Life isn’t unfair, it just really sucks sometimes.
Here I am, drinking a cider, eating a cheese sandwich and waiting for my miscarriage to start. I’ve been to the supermarket and have stocked up on heavy duty pads to soak up the impending rush of blood and cramping that I will endure for days, maybe weeks.
A bit of background. I’m 40 years old, healthy and happy. I’m a wife to an amazing man and a mum to an adorable 4 and 3/4 year old little boy. Life’s not so bad. From the outside looking in we have it pretty good. We own our house (well, the bank does but hey, that’s standard), have good jobs, lovely families and good friends.
For the last eight years we have been battling with the ups and downs of the beast that is infertility. It took four years for us to have our little boy but we got there in the end. It’s been four years since we started trying for another child.
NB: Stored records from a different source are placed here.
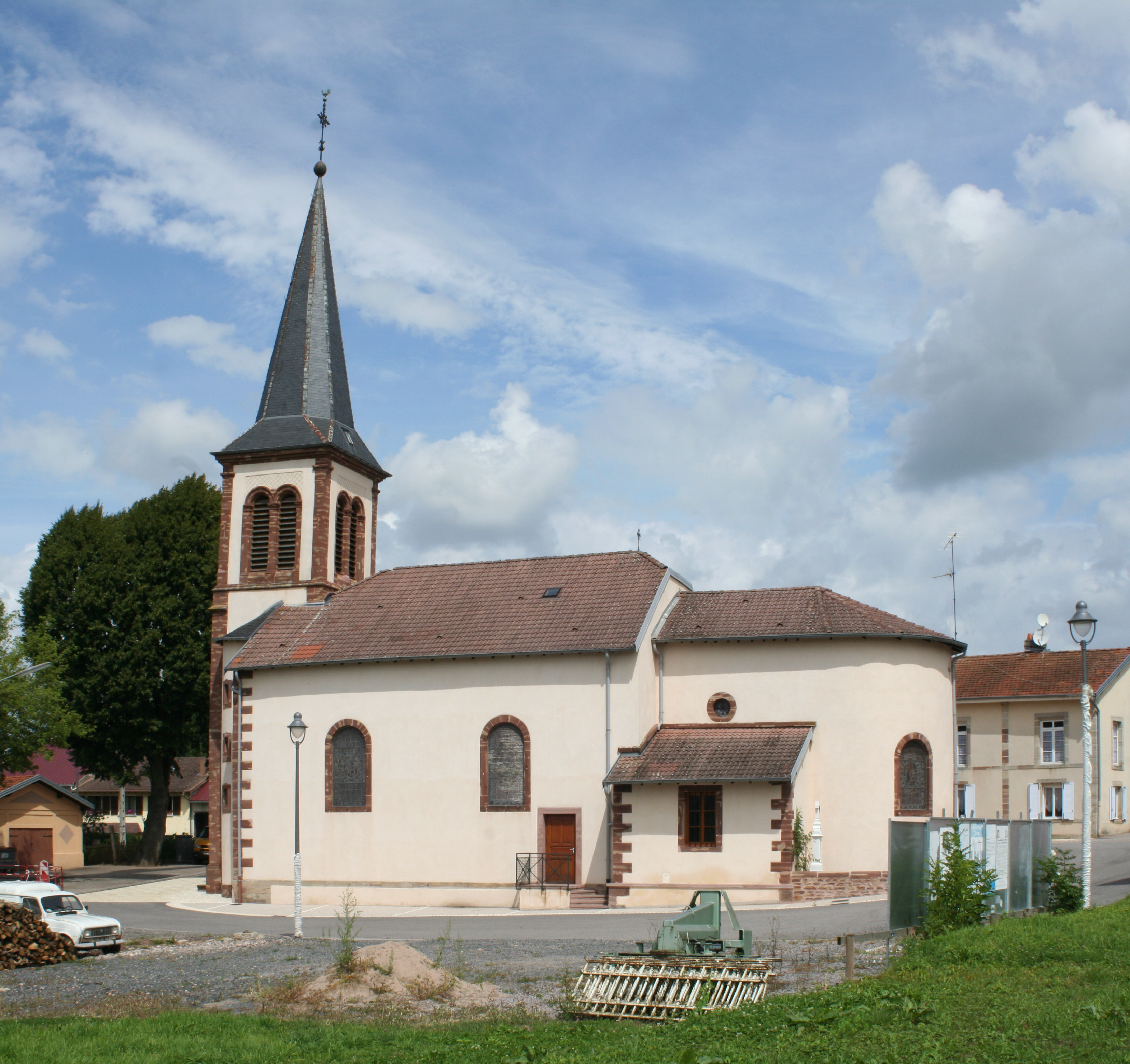 Église de Ménarmont (Vosges)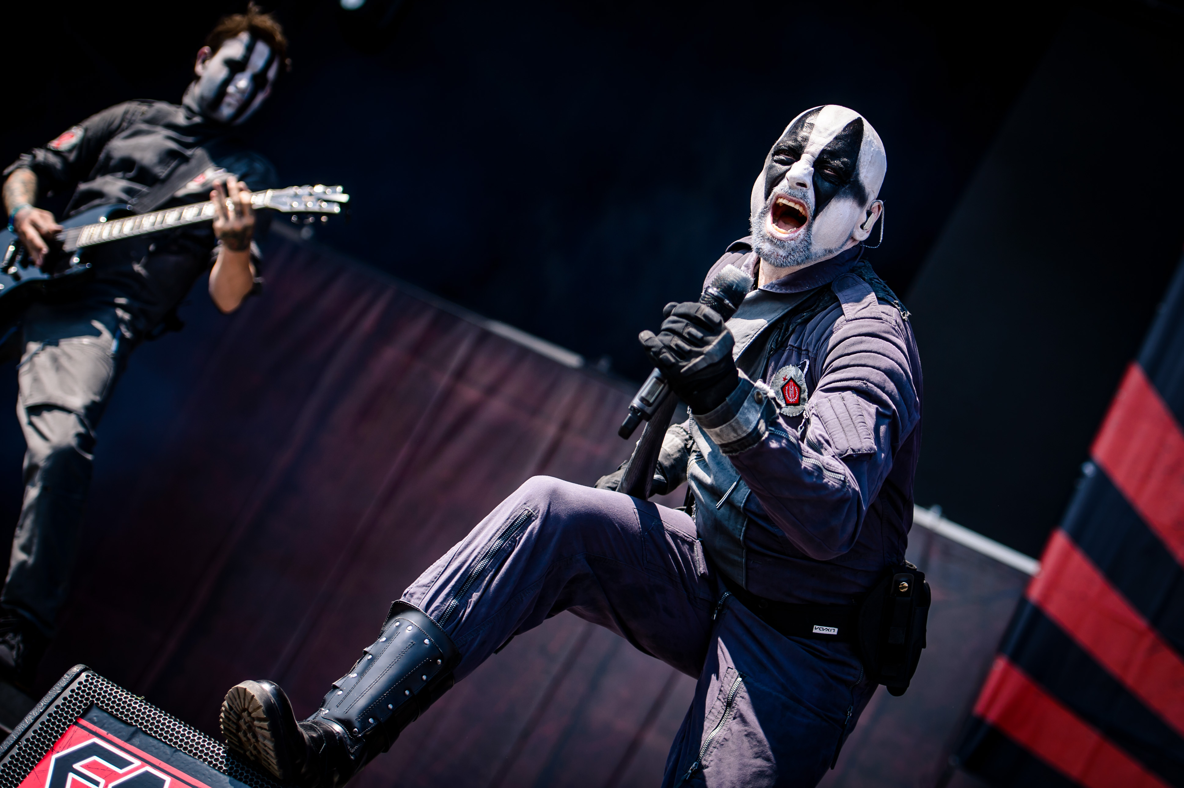 'Summer Breeze Festival 2018; Dinkelsbühl': 'Megaherz'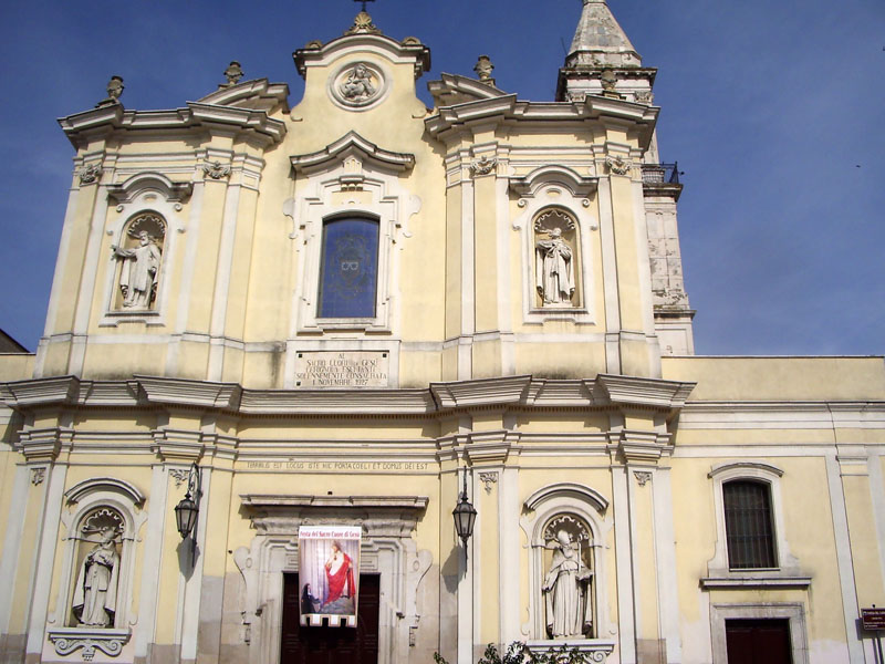 Facciata della Chiesa della Madonna del Carmine.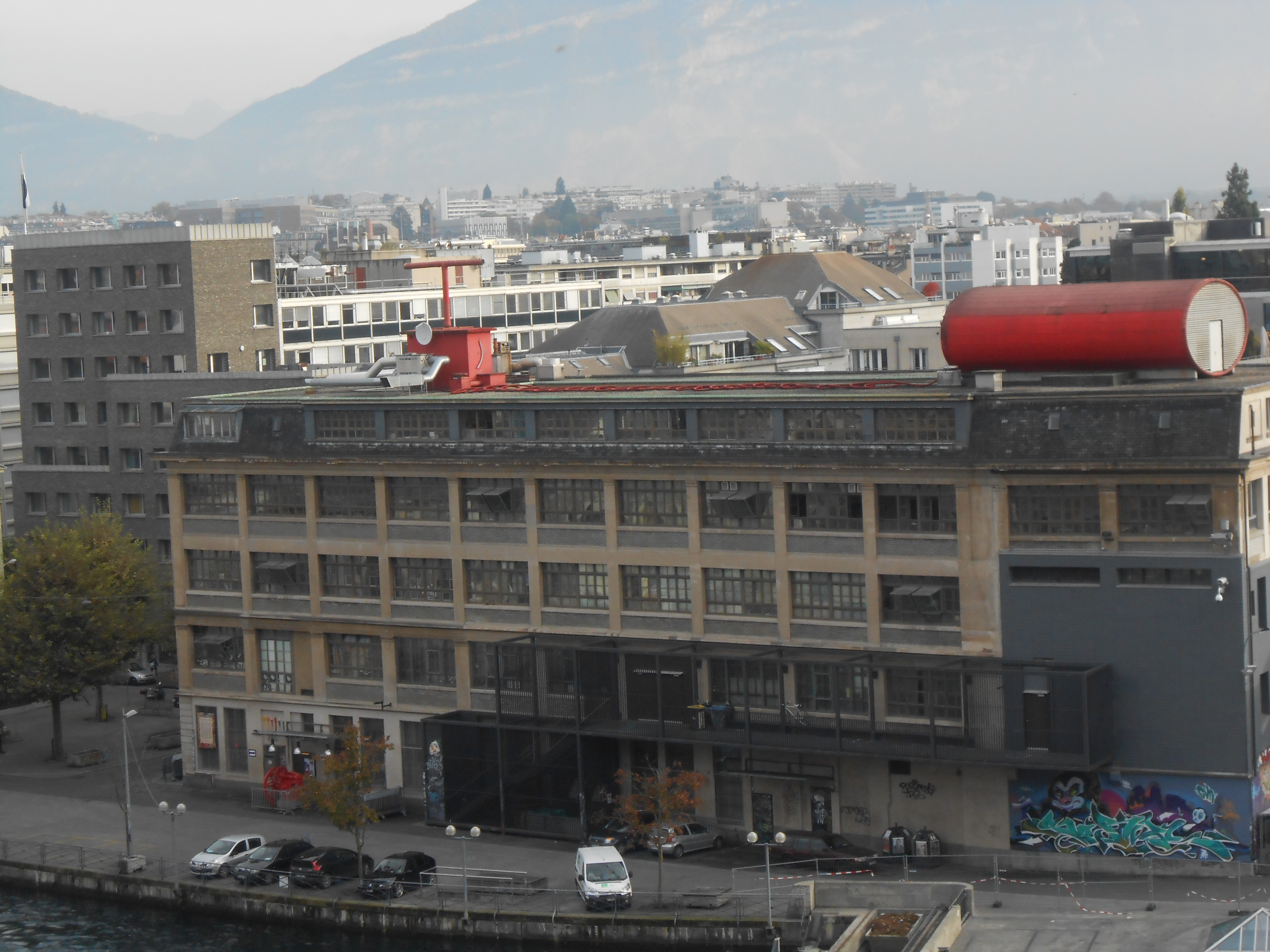 Installation du groupe KLAT- Toit de l'Usine de Genève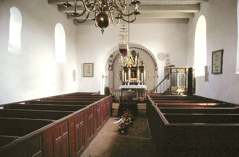 Gødvad Kirke, kirkerummet, set mod øst; Silkeborg Kommune, Denmark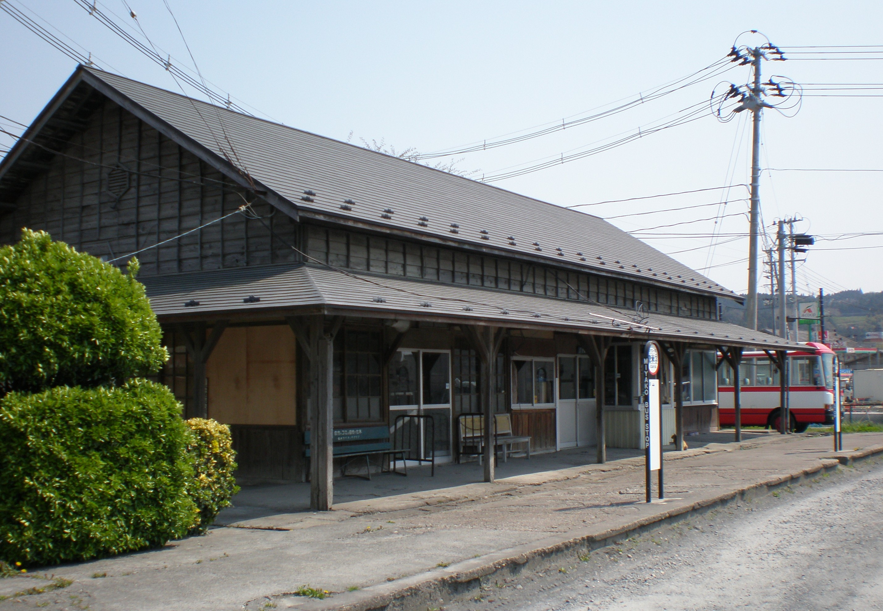 仙北鉄道旧登米駅舎（2007年4月）

People ask why we don’t just give up and be happy with what we’ve got. Fair point, but you’re not living our life. We’re not finished. Our family isn’t complete. Our son is such a beautiful little soul, he is always saying he wishes he had a baby brother or sister.
We want another person in our family for us but more so for him. We want him to grow up with siblings. He has that right just like anyone else does. So no, we won’t be giving up until there are no more options for us.
We started on the normal route, happily married, trying for kids, nothing worked for the first year so we went and had some tests to check all was OK. And our results… perfectly fine. AKA there is no reason that we shouldn't be falling pregnant. Eight years on, three specialists later, 19 IVF cycles under our belt, and finally, just from doing a standard blood test, our new doctor has found the problem, or should I say problems, for our infertility and they’re all totally fixable.